Try every possible combination of choices. With n items each having two states (include/exclude), the search space is 2ⁿ. Evaluating each combination takes O(n), giving O(n × 2ⁿ). The recursion stack or subset storage uses O(n) space.
Greedy algorithms typically sort the input (O(n log n)) then make a single pass (O(n)). The sort dominates. If the input is already sorted or the greedy choice can be computed without sorting, time drops to O(n). Proving greedy correctness (exchange argument) is harder than the implementation.
Review these before coding to avoid predictable interview regressions.
Wrong move: Zero-count keys stay in map and break distinct/count constraints.
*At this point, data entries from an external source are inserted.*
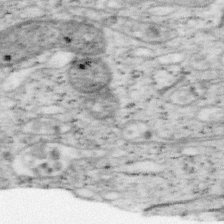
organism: Mouse
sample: OT-I killer T cells with ID8 ovarian cancer cells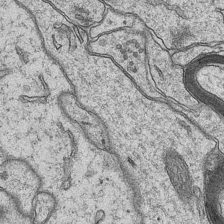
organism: Mouse
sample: CA1 Hippocampus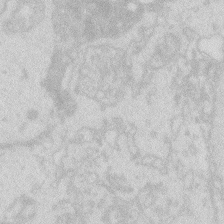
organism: Zebrafish
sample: Macrophage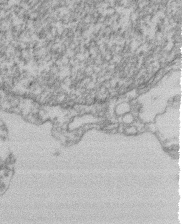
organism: Mouse
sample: T cell stromal cell synapse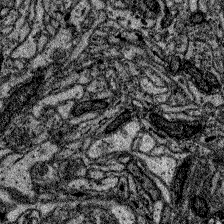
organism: Zebrafish
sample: Larval olfactory bulb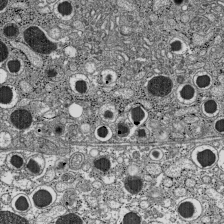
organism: C57BL Mouse
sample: Pancreatic islet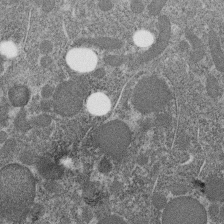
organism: C. elegans
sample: C. elegans embryo early stage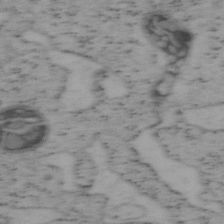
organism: Mouse
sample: OT-I killer T cells with ID8 ovarian cancer cells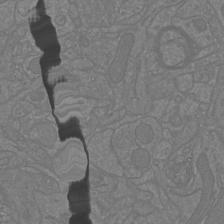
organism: Mouse
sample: Cortical neurons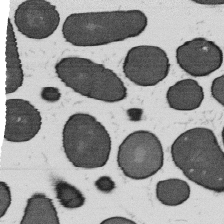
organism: B. subtilis
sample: Bacterial spore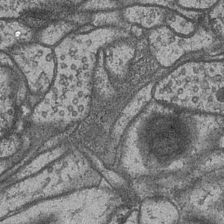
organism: Drosophila
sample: Optic medulla

Usually fails on: Window/map size checks are consistently off by one.
Fix: Delete keys when count reaches zero.
Wrong move: Locally optimal choices may fail globally.
Usually fails on: Counterexamples appear on crafted input orderings.
Fix: Verify with exchange argument or monotonic objective before committing.